Traditional loss-based algorithms (Reno, CUBIC) treat packet loss as the signal to slow down. This works, but it means they fill buffers until packets drop — causing "bufferbloat" (high latency). BBR takes a different approach: it periodically probes for bandwidth and RTT, building a model of the network path. It aims to send at the bottleneck bandwidth without filling intermediate buffers.
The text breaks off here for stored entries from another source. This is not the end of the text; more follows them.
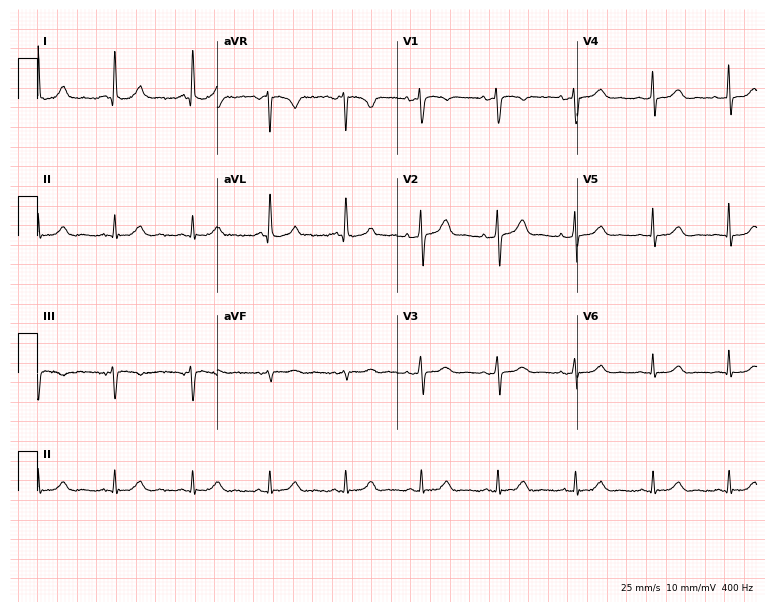
12-lead ECG (7.3-second recording at 400 Hz) from a 68-year-old female. Labelled as a normal ECG.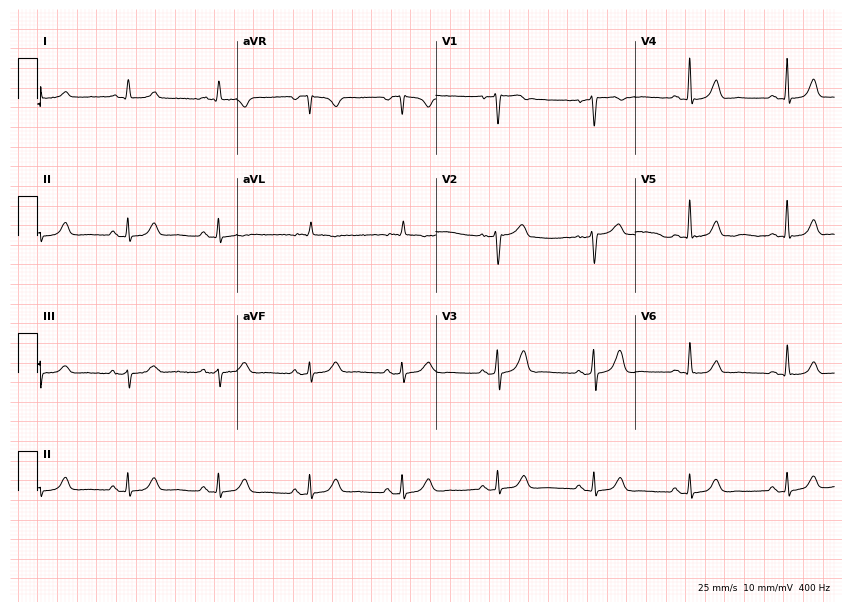
Standard 12-lead ECG recorded from a 56-year-old woman (8.1-second recording at 400 Hz). Read as a normal ECG.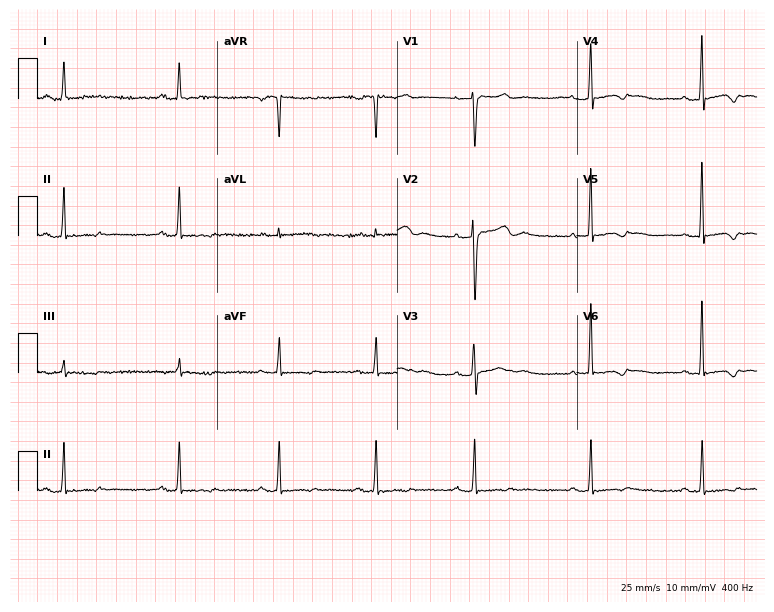
12-lead ECG from a 41-year-old female. No first-degree AV block, right bundle branch block (RBBB), left bundle branch block (LBBB), sinus bradycardia, atrial fibrillation (AF) or sinus tachycardia recorded for this tracing.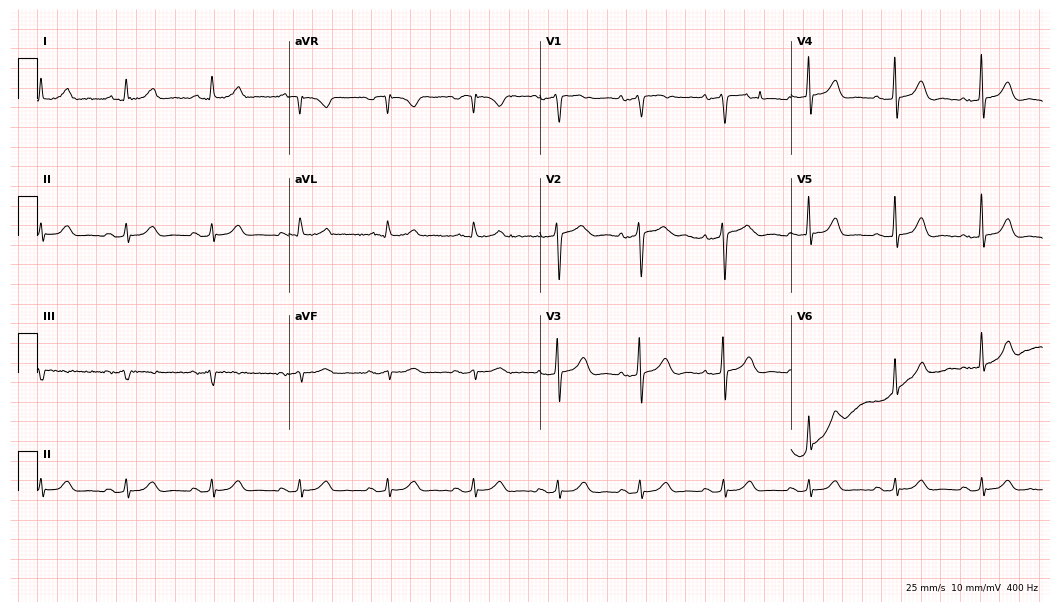
12-lead ECG (10.2-second recording at 400 Hz) from a 73-year-old female patient. Labelled as a normal ECG.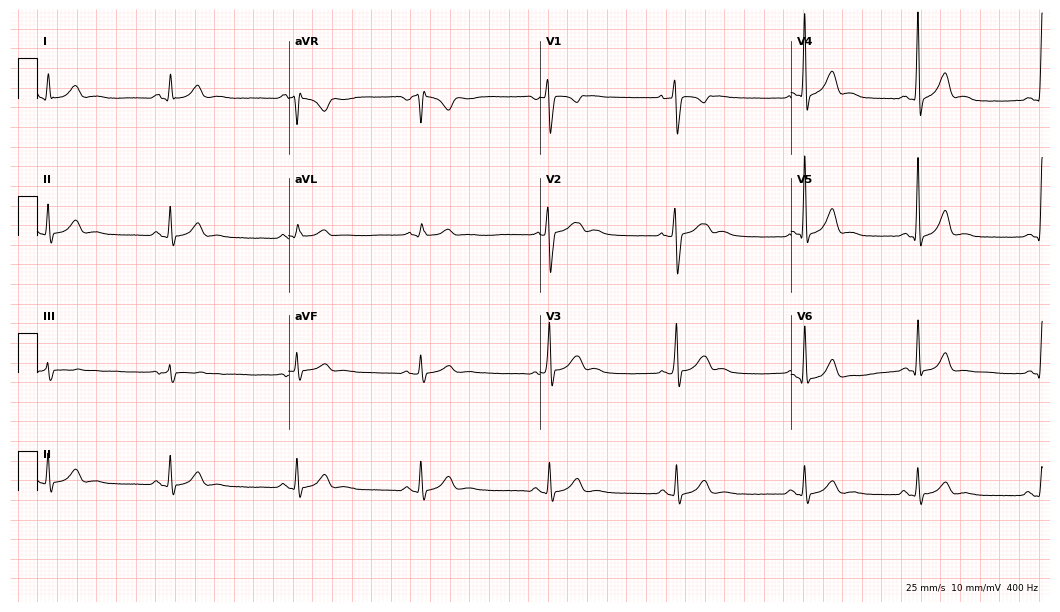
12-lead ECG from an 18-year-old male (10.2-second recording at 400 Hz). No first-degree AV block, right bundle branch block (RBBB), left bundle branch block (LBBB), sinus bradycardia, atrial fibrillation (AF) or sinus tachycardia recorded for this tracing.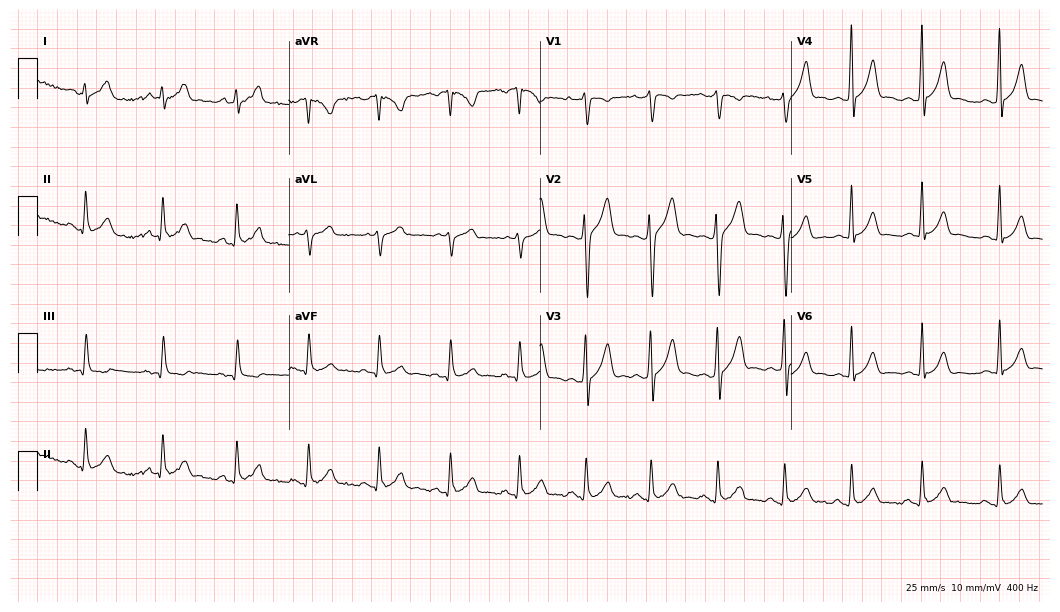
ECG (10.2-second recording at 400 Hz) — a man, 26 years old. Labelled as a normal ECG.

BBR v2 (deployed at Google since 2023) improves fairness with CUBIC flows and handles packet loss more gracefully than BBR v1.
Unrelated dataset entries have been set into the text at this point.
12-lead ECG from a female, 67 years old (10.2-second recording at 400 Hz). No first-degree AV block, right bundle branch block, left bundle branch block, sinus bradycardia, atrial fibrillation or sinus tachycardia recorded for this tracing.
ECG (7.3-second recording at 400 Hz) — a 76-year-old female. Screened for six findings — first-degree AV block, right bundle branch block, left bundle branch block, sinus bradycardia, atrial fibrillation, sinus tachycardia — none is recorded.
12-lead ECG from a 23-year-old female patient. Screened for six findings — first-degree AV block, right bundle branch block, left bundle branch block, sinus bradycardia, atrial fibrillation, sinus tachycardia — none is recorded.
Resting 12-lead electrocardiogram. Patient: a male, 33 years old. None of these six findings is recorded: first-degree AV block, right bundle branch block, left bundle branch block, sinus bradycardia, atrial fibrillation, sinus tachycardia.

Connection Reuse: Avoiding Handshake Costs

Since handshakes are expensive, reusing connections is critical:

HTTP/1.1 Keep-Alive — connections stay open for multiple requests (default behavior)
HTTP/2 multiplexing — a single connection carries all requests to an origin
HTTP/3 — uses QUIC, which has its own connection migration (survives network changes)
preconnect — completes TCP + TLS before resources are needed

<!-- Complete DNS + TCP + TLS for critical origins early -->
<link rel="preconnect" href="https://fonts.gstatic.com" crossorigin>

The single most impactful thing you can do for connection performance is reduce the number of unique origins your page depends on. Each new origin means a new TCP + TLS handshake.

Common Mistakes

What developers do	What they should do
Thinking TLS adds significant overhead to every request A single HTTP/2 connection to an origin handles all requests. The TLS handshake happens once when the connection opens, then all subsequent requests flow through the same encrypted connection with zero additional TLS overhead.	TLS handshake cost is per-connection, not per-request. With keep-alive and HTTP/2, you pay the cost once.
Ignoring the 14KB critical CSS threshold TCP slow start means only ~14KB flows in the first data round trip. Exceeding this means waiting for the congestion window to grow, adding RTTs to your critical rendering path. Inline critical CSS to stay under this threshold.	Keep critical CSS and initial HTML under 14KB compressed to fit in the first TCP congestion window
Serving a site over HTTP instead of HTTPS 'for performance' TLS 1.3 reduced the handshake to 1 RTT (0-RTT for return visits). Modern HTTP features (HTTP/2, HTTP/3, Service Workers, Brotli) all require HTTPS. Google ranks HTTPS sites higher. The 'HTTP is faster' argument died with TLS 1.2.	HTTPS with TLS 1.3 adds only 1 RTT. The security, SEO, and feature benefits far outweigh this cost.

Key Takeaways

Key Rules

1TCP handshake costs 1 RTT. TLS 1.3 adds 1 more. A new HTTPS connection takes 2 RTTs minimum before data flows.
2TLS 1.3 halved the TLS handshake from 2 RTTs to 1 by sending key shares in the first message. 0-RTT resumption can eliminate TLS latency for return visits.
3TCP slow start limits the first data round trip to ~14KB. Critical CSS and HTML should fit within this window.
4Connection reuse (keep-alive, HTTP/2 multiplexing) avoids repeated handshake costs. Fewer unique origins means fewer handshakes.
50-RTT is fast but vulnerable to replay attacks. Only use it for idempotent (safe) requests like GET.